Coming in to this fight, Georges St-Pierre was saying "Don't blink."
Well Mr. St-Pierre, I blinked more times than I can remember, and I didn't miss a single thing.
For five rounds, we saw the same "safety first" St-Pierre that we have seen in his last three—and now four—title bouts.
Even though he was able to nullify most of Jake Shields' offense, stuffed all of his takedown attempts, and had him hurt on at least three occasions, St-Pierre never went for the finish.
Not only did the people in the crowd display their displeasure, but the Twitterverse also was very unimpressed by St-Pierre's performance.
Many fans, and members of the media, were talking in a not-so-positive sort of way about the St-Pierre vs. Shields fight. Most of them I can not put in this article
But one that I can include came as a huge shock. At the beginning of the first round, Bas Rutten sent out this tweet—"People are leaving this place."
There were 55,000 strong at the Rogers Centre Saturday to support St-Pierre, the three-time Canadian sportsman of the year.
Yet, there were some that apparently so disappointed by St-Pierre's performance that they decided to take off before the fight was even over.

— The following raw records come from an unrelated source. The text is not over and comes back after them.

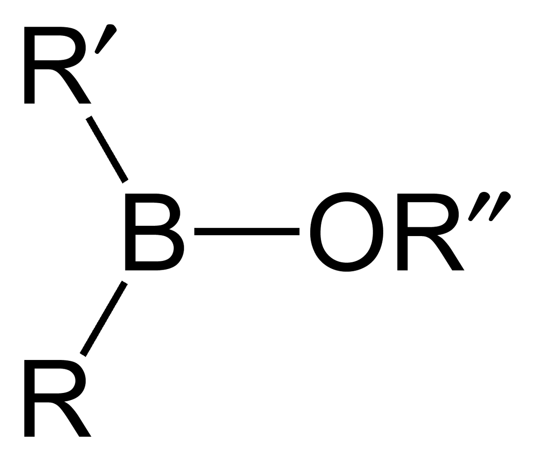 Structural formula of a general borinate ester
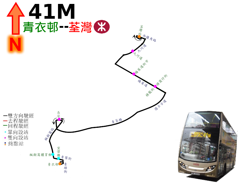 中文（香港）: 九巴41M線的走線圖
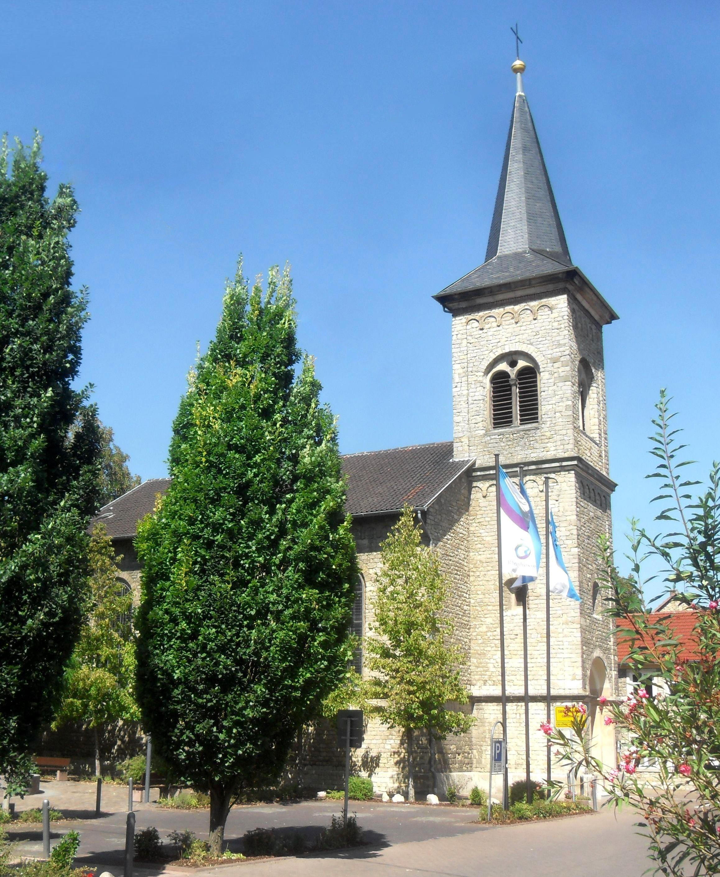 Die Guntersblumer katholische Kirche in Rheinhessen in Rheinland-Pfalz (Deutschland) von der Alsheimer Straße aus
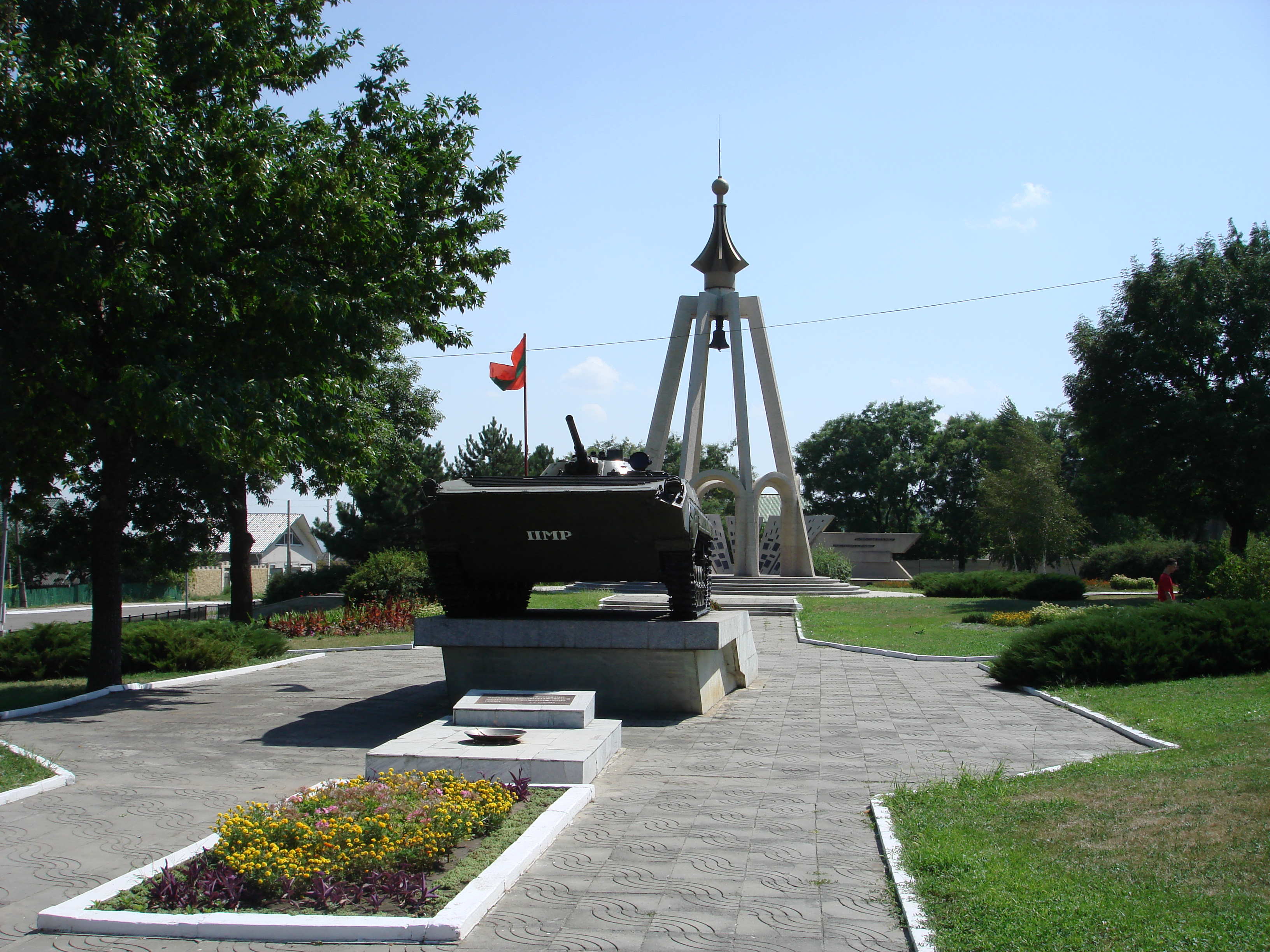 Мемориал Славы (Бендеры)
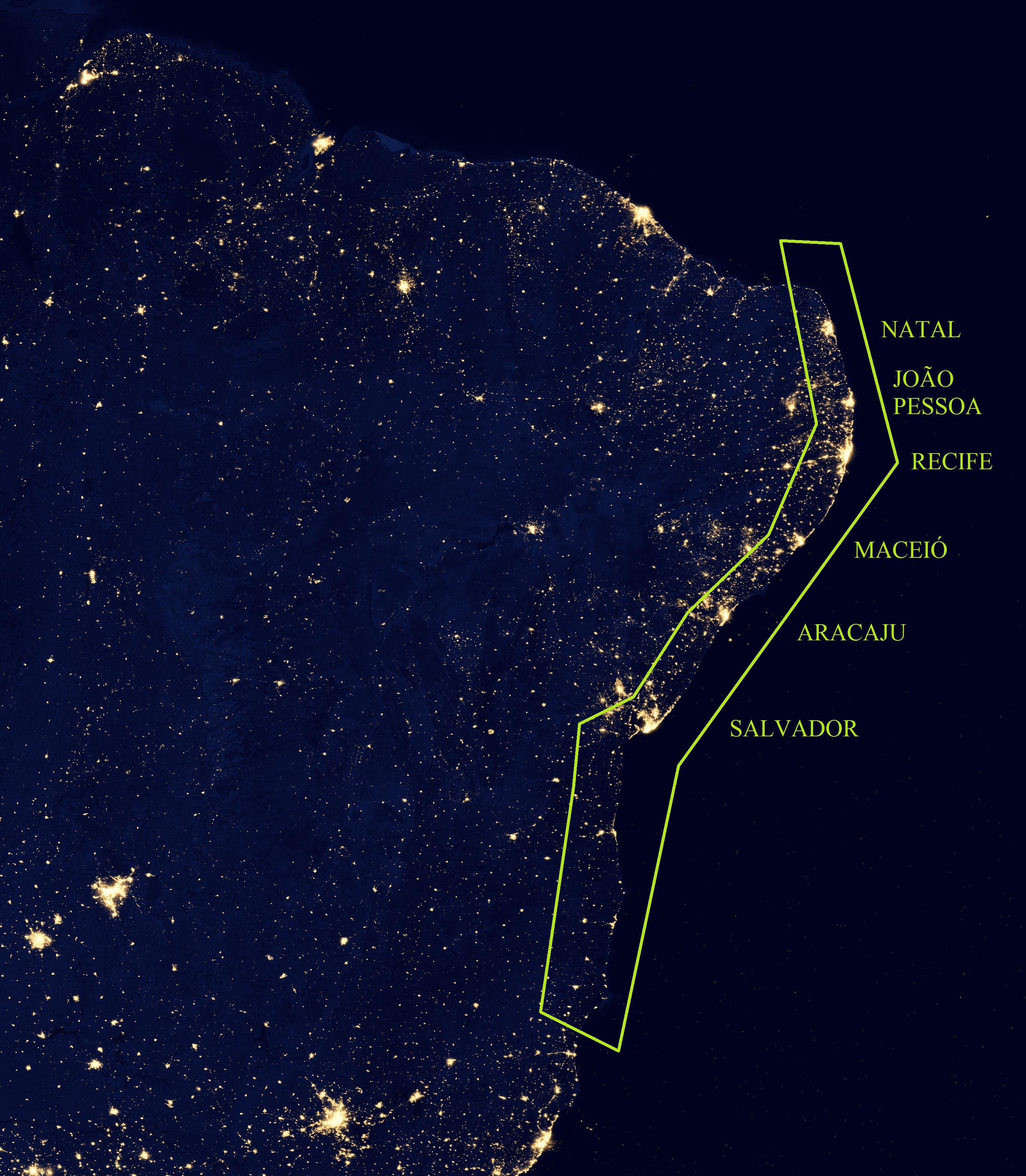 Luzes na sub-região da Zona da Mata da Região Nordeste do Brasil a noite.
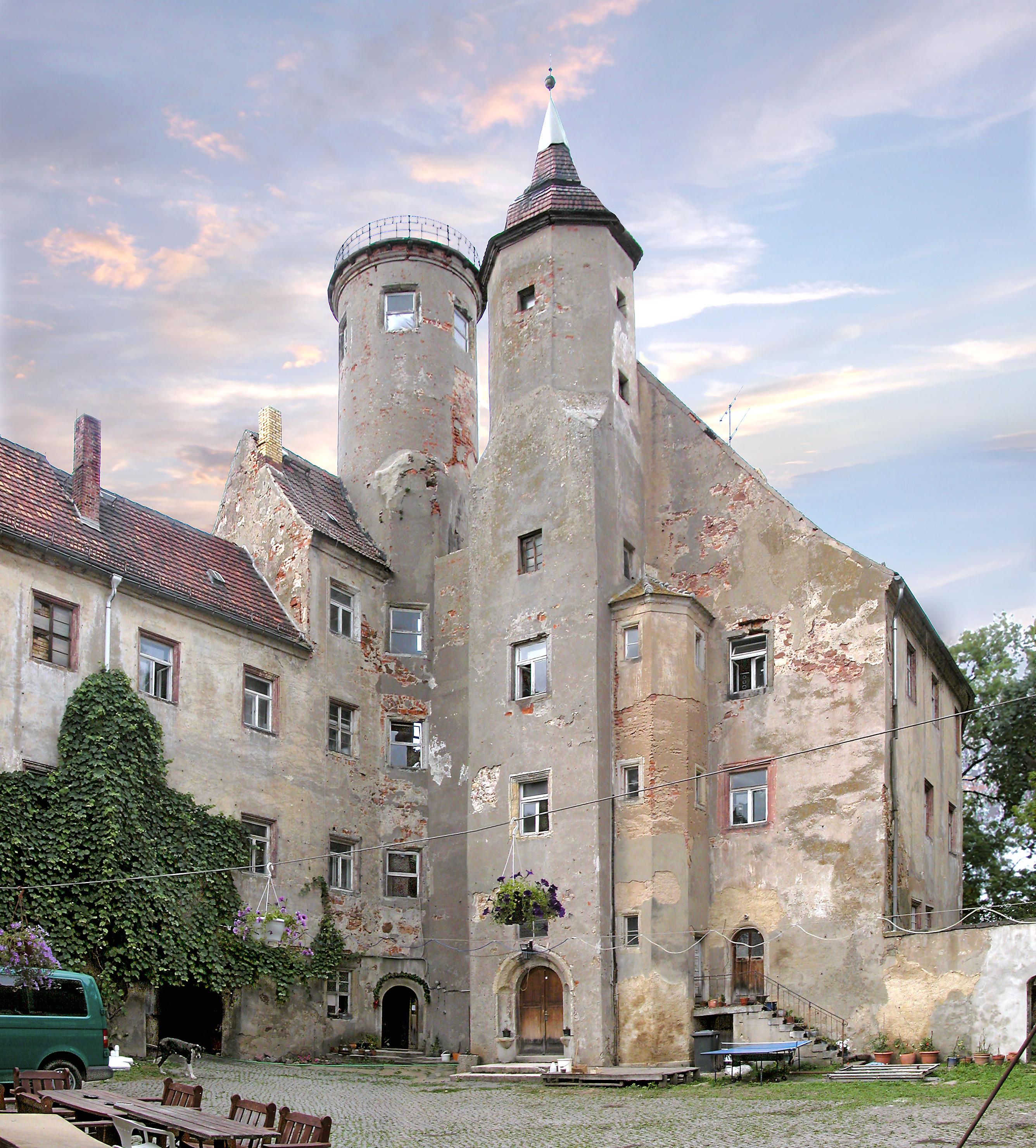 08.08.2006 04749 Noschkowitz (Ostrau): Schloß, ehem. Wasserburg (15.-17. Jh.). Links das Torhaus (Nordflügel), rechts die Westfassade des Ostflügels (ältester Teil der Schloßanlage). [DSCN11017-11020.JPG]20060808400MDR.JPG(c)Blobelt
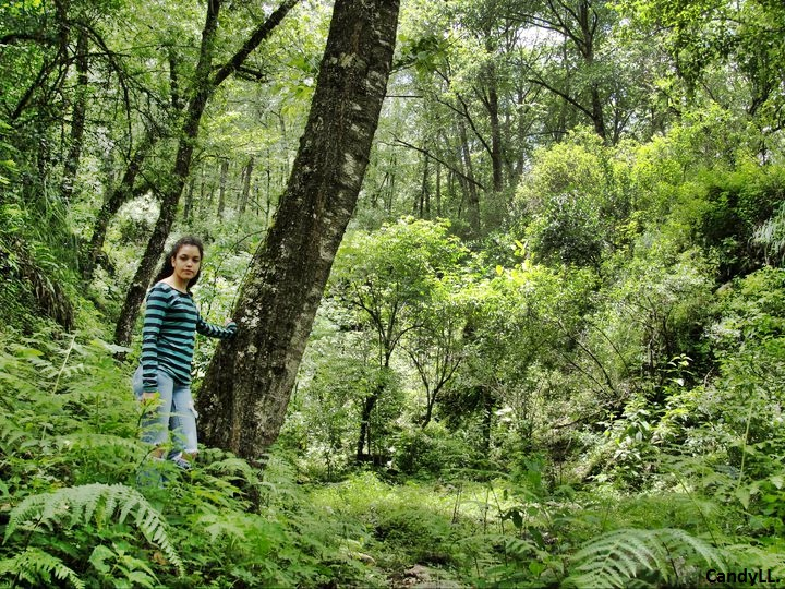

What does this say about St-Pierre's status as he moves forward? If the people who paid a ton of money to be there live were disgusted enough to leave, will the pay-per-view buyers still willing to plunk down their money to see him fight?
But here is the big question—If Anderson Silva displays a similar performance, which he is known to do from time to time, how would it affect the marketability of the "superfight?"
Or after St-Pierre's fight against Shields, is it really a "superfight," or just a fight between two dominant champions?